Hermione et Harry avaient passé la plus grande partie de la réception avec les Weasley et Remus. Ginny, Ron, et Harry n'avaient jamais goûté de champagne auparavant, et ils le buvaient avec réserve. Ils admirèrent les décorations, et tous trinquèrent avec gravité. Les gens venaient les féliciter, et ils étaient reçus avec des sourires réservés, puis éloignés avec tact par Mr Weasley.

Hermione commençait à se sentir terriblement fatiguée, et elle voulait retourner à Poudlard. Elle se sentait comme une feuille de chou défraîchie. Lily était partie, et elle n'aurait certainement plus jamais une amie comme elle. Quelqu'un qui comprenait tous les aspects de sa vie. Pendant la cérémonie, elle s'était amusée à comparer Cornélius Fudge, qui débitait ses discours pompeux, au Monsieur Collins d'Orgueil et Préjugés. Lily aurait ri avec elle. Personne d'autre ne comprendrait la blague. C'était une chose formidable d'être débarrassée de Voldemort, mais c'était cruel qu'il ait emmené avec lui Lily et le beau et courtois Blaise. Presque avec colère, elle regardait les célébrations joyeuses de ceux qui ne connaissaient même pas les morts. Ils étaient adultes. C'était la génération qui aurait dû régler le problème Voldemort vingt ans auparavant. Et ils avaient laissé le travail à un garçon de seize ans, à ses amis, à deux Mangemorts qui avaient retourné leur veste, un loup-garou, et un beau parleur arrogant, gâté, de la haute. Ça n'avait rien coûté à ces joyeux fêtards.
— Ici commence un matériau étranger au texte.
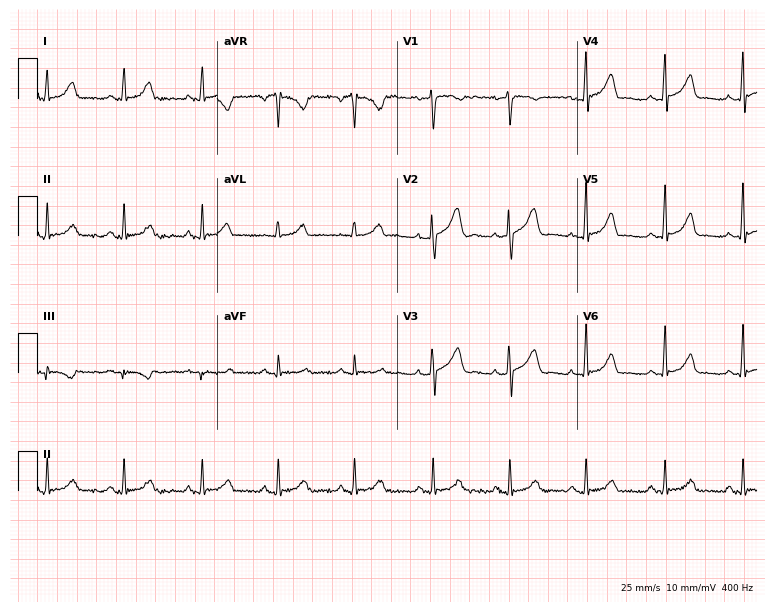
Standard 12-lead ECG recorded from a 33-year-old woman. Read as a normal ECG.
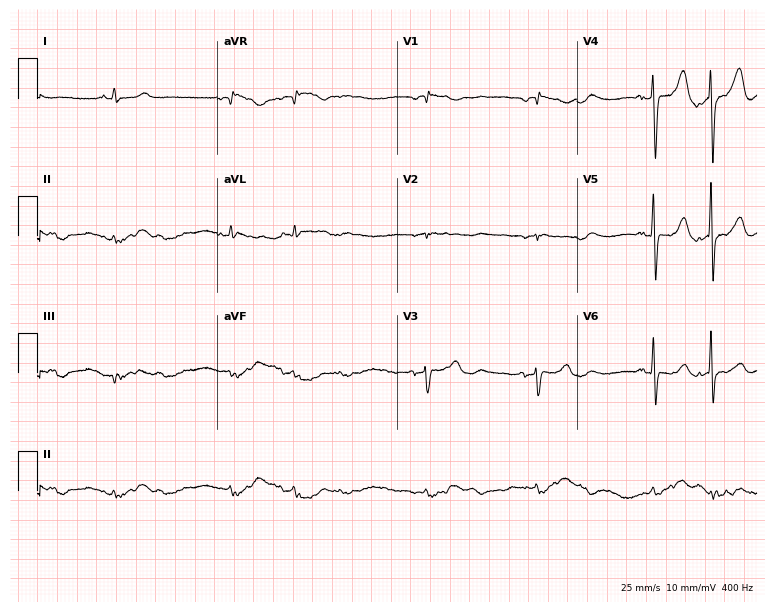
ECG — a 75-year-old male patient. Screened for six findings — first-degree AV block, right bundle branch block, left bundle branch block, sinus bradycardia, atrial fibrillation, sinus tachycardia — none is recorded. Findings outside these six are not listed.
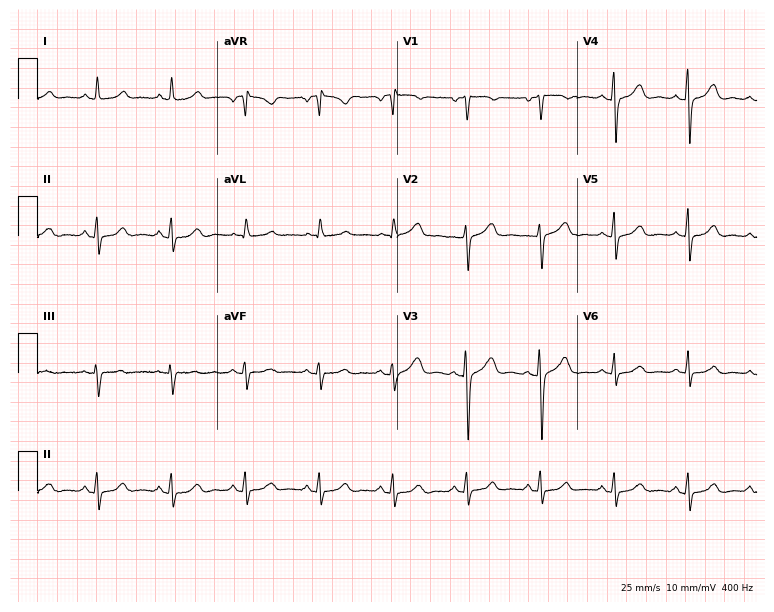
ECG (7.3-second recording at 400 Hz) — a 52-year-old woman. Labelled as a normal ECG.
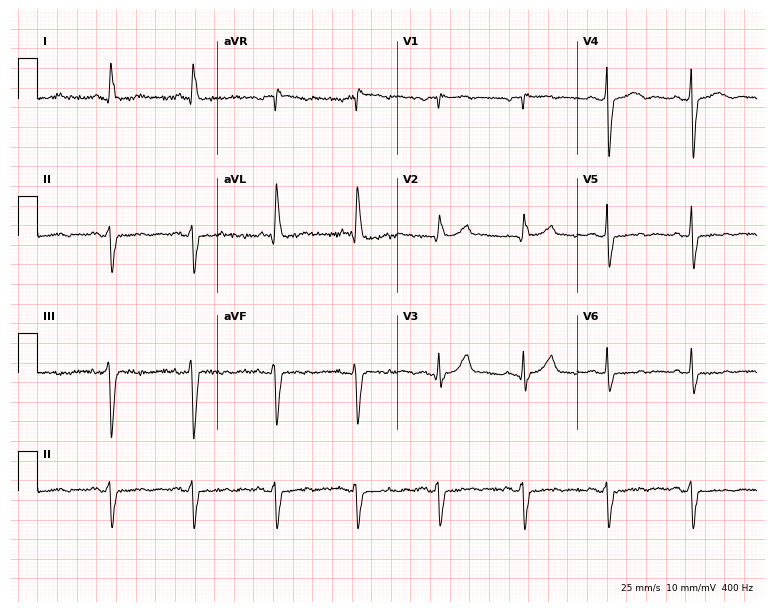
Resting 12-lead electrocardiogram. Patient: a female, 60 years old. None of these six findings is recorded: first-degree AV block, right bundle branch block, left bundle branch block, sinus bradycardia, atrial fibrillation, sinus tachycardia. Other findings, if any, are not listed.
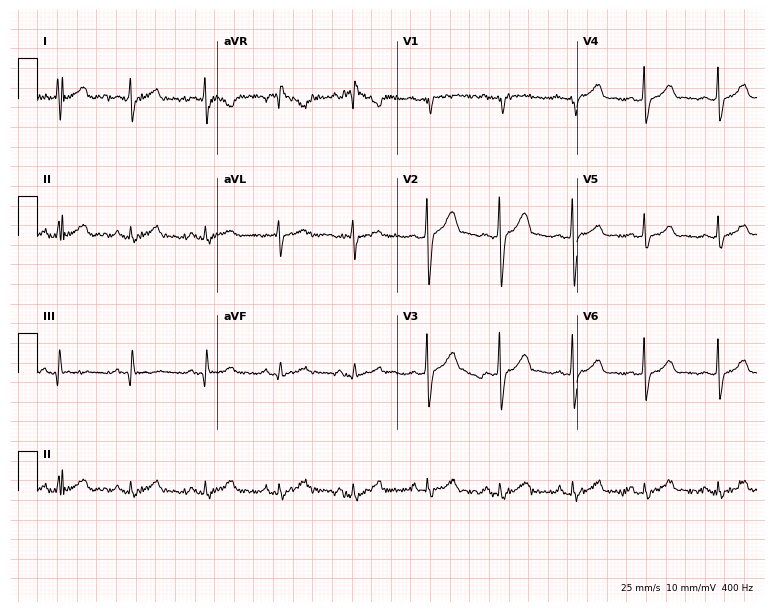
12-lead ECG from a 31-year-old man. No first-degree AV block, right bundle branch block, left bundle branch block, sinus bradycardia, atrial fibrillation or sinus tachycardia recorded for this tracing.
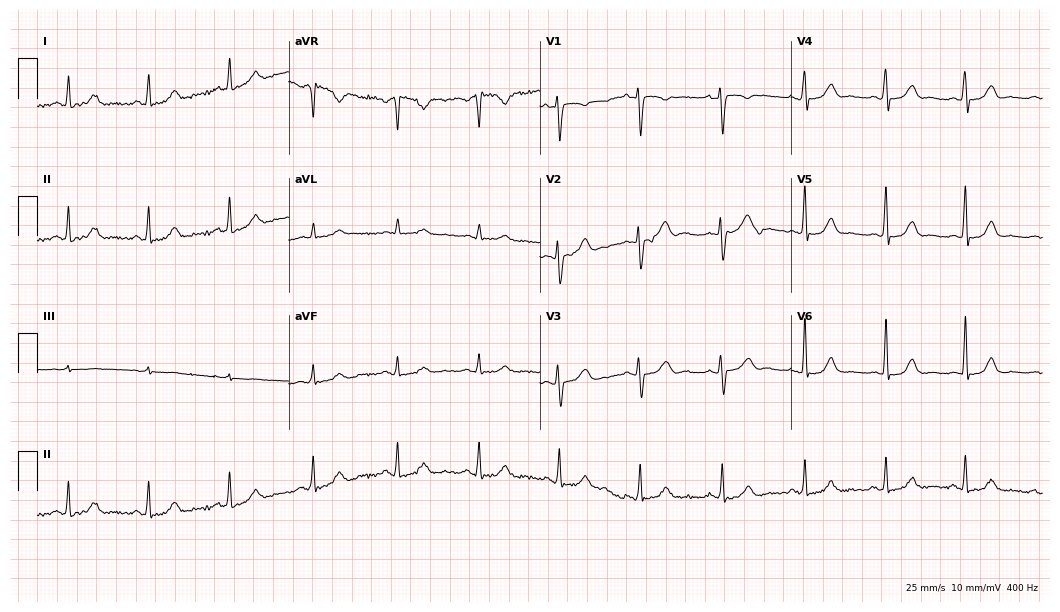
Standard 12-lead ECG recorded from a 60-year-old female (10.2-second recording at 400 Hz). Read as a normal ECG.
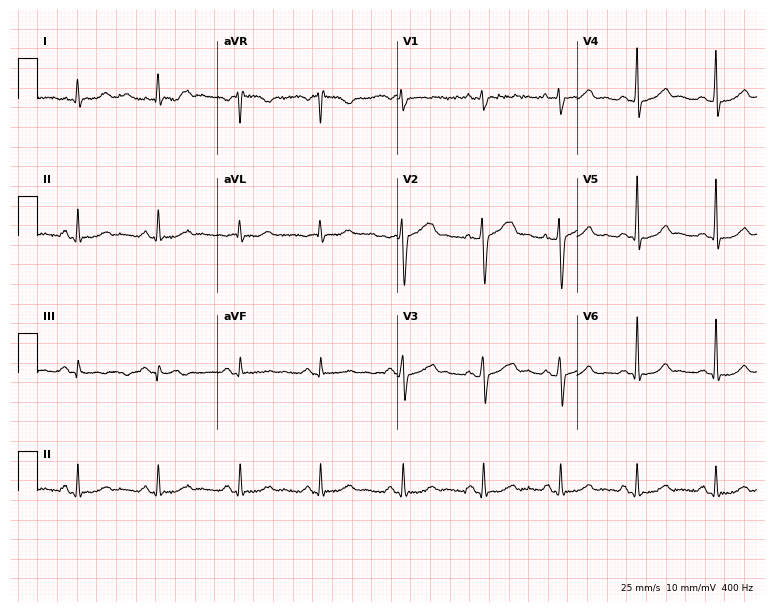
12-lead ECG from a male, 45 years old. Labelled as a normal ECG.
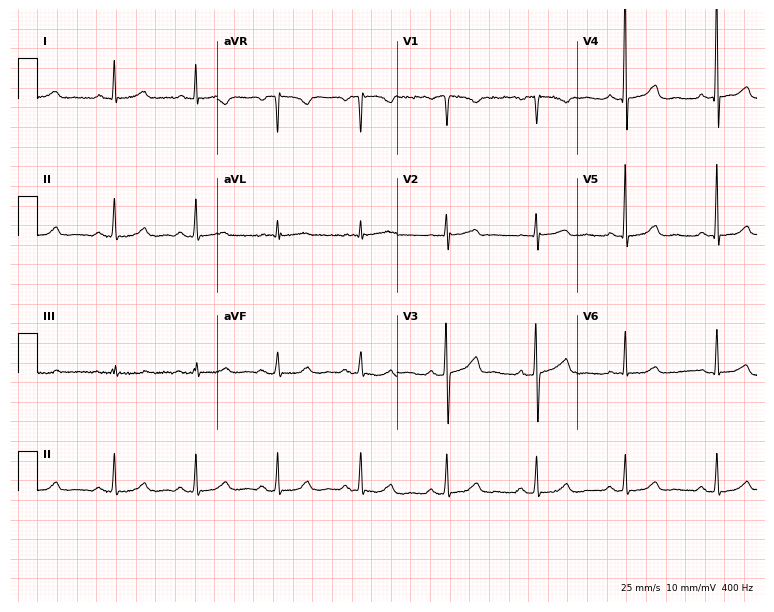
12-lead ECG from a female, 32 years old. Labelled as a normal ECG.
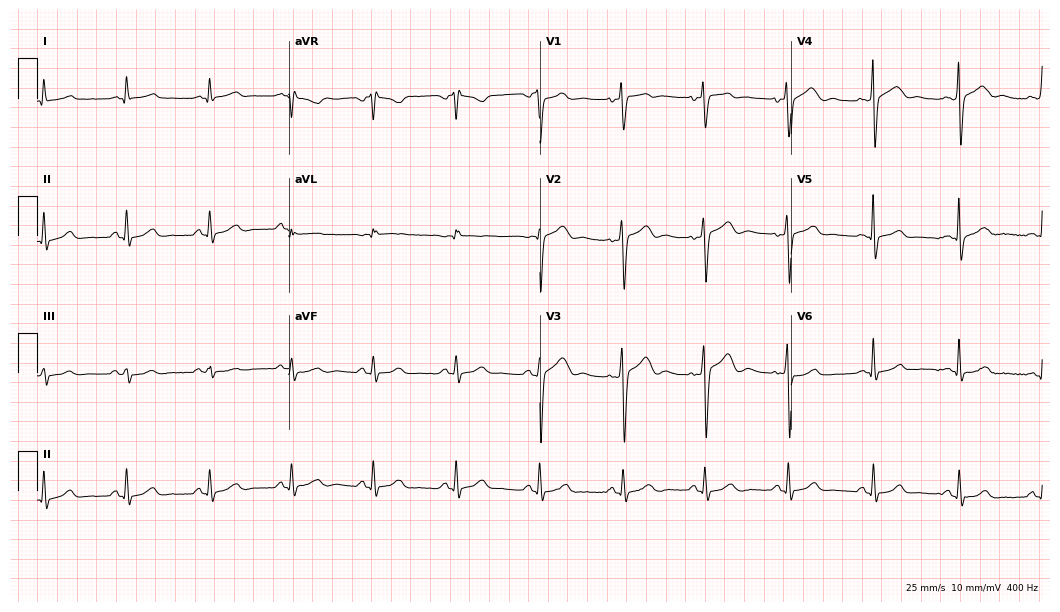
12-lead ECG (10.2-second recording at 400 Hz) from a 52-year-old male patient. Labelled as a normal ECG.

Non, concéda t'elle avec lassitude. Je ne suis pas juste. Nombreux sont ceux qui ont perdu des proches pendant la guerre. Chacun d'entre eux a son histoire. Je voudrais seulement…

« Monsieur et Madame Weasley ! Est-ce que les jeunes gens ont goûté le champagne ? » Dumbledore, splendide dans une robe violette et or, approchait d'eux. Il souriait, c'est vrai, mais pas d'une façon qui ne faisait pas cas de leurs sentiments. Il remarqua le verre de Ron, toujours à moitié plein. « Et qu'est-ce que vous en dites ? »

Harry répondit rapidement, « Il est très bien, Professeur. Plein de… bulles. »

« Oui, » ajouta Ron. « C'est bon. C'est juste que nous sommes un peu fatigués. »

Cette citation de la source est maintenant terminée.